Overall, legislation must be tailor-made to each country's capacity for implementation and enforcement. This is not to say that legislation should never bring change. That is of course the point of reform – to introduce new management concepts and practices as a way of filling gaps or aligning national legislation with international standards and obligations. When the capacity to implement change is small, the law can introduce change incrementally, and be reviewed in time as capacity increases. Thus, where certain wildlife management goals are beyond immediate reach, it may be useful to treat legislation as preliminary and include steps to prepare the system for further reform.

Finally, in light of the chronic lack or delayed enactment of implementing

regulations in many countries in the world, drafters need also to consider

carefully the essential provisions to be included in the law and how much should be left to subsidiary legislation (rules, decrees, bylaws, regulations, etc.). If possible, the law should be operational on its own, despite any delays of developing and adopting implementing regulations. To this end, the law should spell out the rights and obligations it creates (or rather powers and

responsibilities, when public authorities are concerned), and the basic objectives and principles for the processes to implement them. This should not result in an overly detailed law, but rather clarify the mandate for, and facilitate enactment of subsidiary legislation. The law should generally leave technical specifications to subsidiary legislation.

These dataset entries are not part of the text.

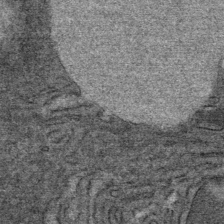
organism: Mouse
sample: Mouse Salivary gland
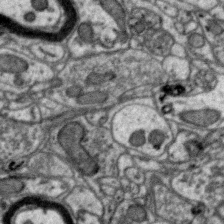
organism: Zebra finch
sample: Brain
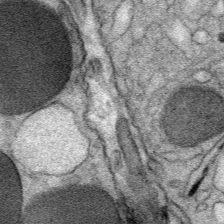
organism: Mouse
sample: Mouse Salivary gland
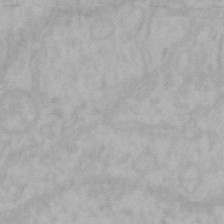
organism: Mouse
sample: Choroid plexus
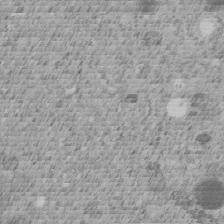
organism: C. elegans
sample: C. elegans embryo early stage
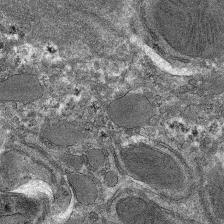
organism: Mouse
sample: Mouse hepatocytes
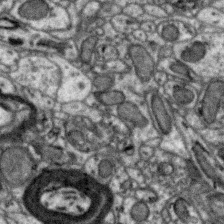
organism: Zebra finch
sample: Brain
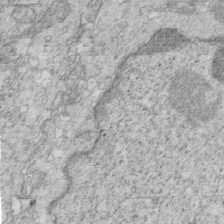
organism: Mouse
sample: Multiciliated cells
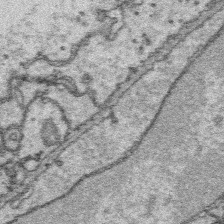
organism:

Box 2-4: Legal options for avoiding legislative overreaching

x Use "trigger" provisions if certain regulatory goals are not immediately achievable. For example, if community management of a trophy hunting concession is the desired goal, it may be useful to establish a legal requirement that trophy hunting will only be allowed where:

o scientific evidence demonstrates that a viable wildlife population exists to support such hunting; and

o the community has initiated specific management activities and entered into an agreement for collaborative management with the appropriate agency;

x use a "phase-in" approach if certain regulatory goals are not immediately achievable, through recourse to "grace periods" (whereby existing practices may continue for a specified period of time before some other requirement must be fulfilled). This allows for the gradual implementation of the law in a manner more likely to receive compliance than an immediate obligation that neither government agencies, nor local communities are prepared to assume. Thus the law, for instance, may state: o that hunting in a given area may continue for a period of three years

from the date the law becomes effective, after which a management plan covering the area and targeted wildlife must be in place;

o that areas failing to meet the requirement will have hunting rights terminated until the requirement is fulfilled;

x use pilot experiences to test new legal approaches within a restricted geographical area. In light of lessons learnt, national legislators may decide to opt for new legal tools that meet local circumstances and capacities;

x spell out in the main piece of legislation, at a minimum, the rights and obligations the law creates, and the basic objectives and principles for the processes to implement it, thus clarifying the mandate for, and facilitate enactment of subsidiary legislation. Leave technical specifications to subsidiary legislation.